Paul Kennedy states in his book ‘The Rise and Fall of the Great Powers’ that the reason why European states had a greater advantage if it comes to state development in the 16th century was that it had less disadvantages than other world nations. European mercantilism in the opium market was put to a stop in the beginning of the 20th century, which took away a great part of these states their economic advantage compared to the United States. With the global drug market now having reached 8% of the total world economy, the United States has benefited from the prohibition laws compared to its economic rivals (Stel, 1999).

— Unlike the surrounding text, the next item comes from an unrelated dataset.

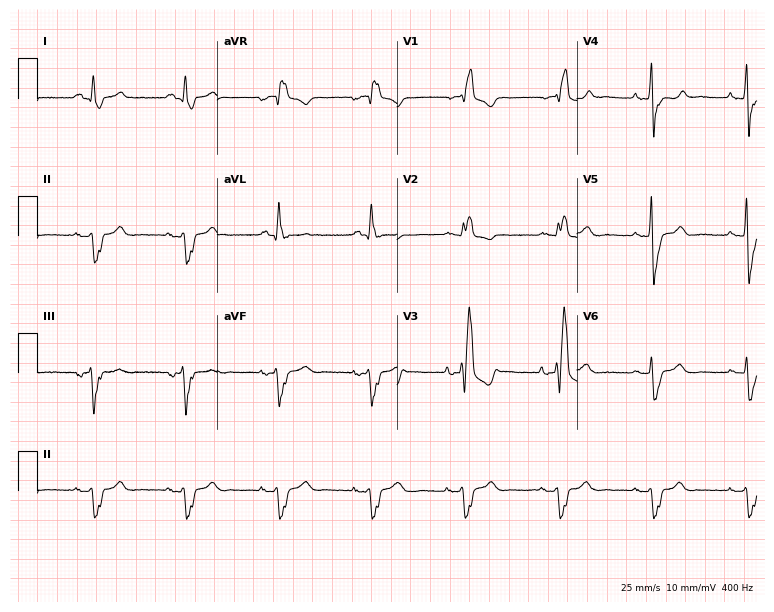
ECG — an 85-year-old man. Findings include right bundle branch block.

Other economic profits the United States has gained over the years is due to illicit Drug Traffic Organizations (DTOs) in Latin America. The increasing and untamable violence in Central and South America has negatively affected legal commerce and economic development (CRC, 2010). Recently, Sendero Luminoso (Shining Path), a Peruvian narco-terrorist group, has become involved in terrorist and drug activities and has begun building a relationship with local coca growers by taxing them in exchange for protection against violence and ensuring fair prices. This makes it hard for government counter-drug programs such as aerial spraying to eradicate drug crops that, at the same time, can have unintended social and economic consequences (CRC, 2010).
Not only economically, also during the Cold War when it disputed over territorial influence with communist countries, the United States has very often used the illicit traffic of drugs to finance political operations. During the Korean War (1951) and later in Afghanistan (1979), the U.S. Central Intelligence Agency (CIA) gave protection to drug traffickers to ultimately resist the communist front (McCoy, 2000).
The Situation as it is Now
Although the United States spends yearly billions of dollars on the drug war worldwide, it seems as if it is not willing to change its policies. The policies that have been enacted on the domestic front after the International Opium Laws as the Marihuana Tax Law (1937) that prohibits the growth of hemp – which is a natural source to make ropes, clothes, but can also be used for cars instead of steel and as fuel instead of petroleum – and the Sentencing Reform Act (1984) that created a 100 to 1 sentencing disparity for possession of crack compared to penalties of powder cocaine, could veil more than is now known on the nature of these laws (Elsner, 2004).
The international opium prohibition started as a moral campaign to stop the exploitation of inhabitants of European colonies and aided in the civil campaign in the fight against addiction. In time, the prohibition act has been used in favor of political and economical advantages by the United States when in conflict with other nations or for its domestic reasons. The integrity of the International Opium Act has been violated to a point that it is misused and its intentions ignored. The recent rejection of U.S. policies by Latin American countries and the appeal to change U.N. drug laws to look for new drug policy standards shows that legal binding is not enough anymore to gain control over the drug market.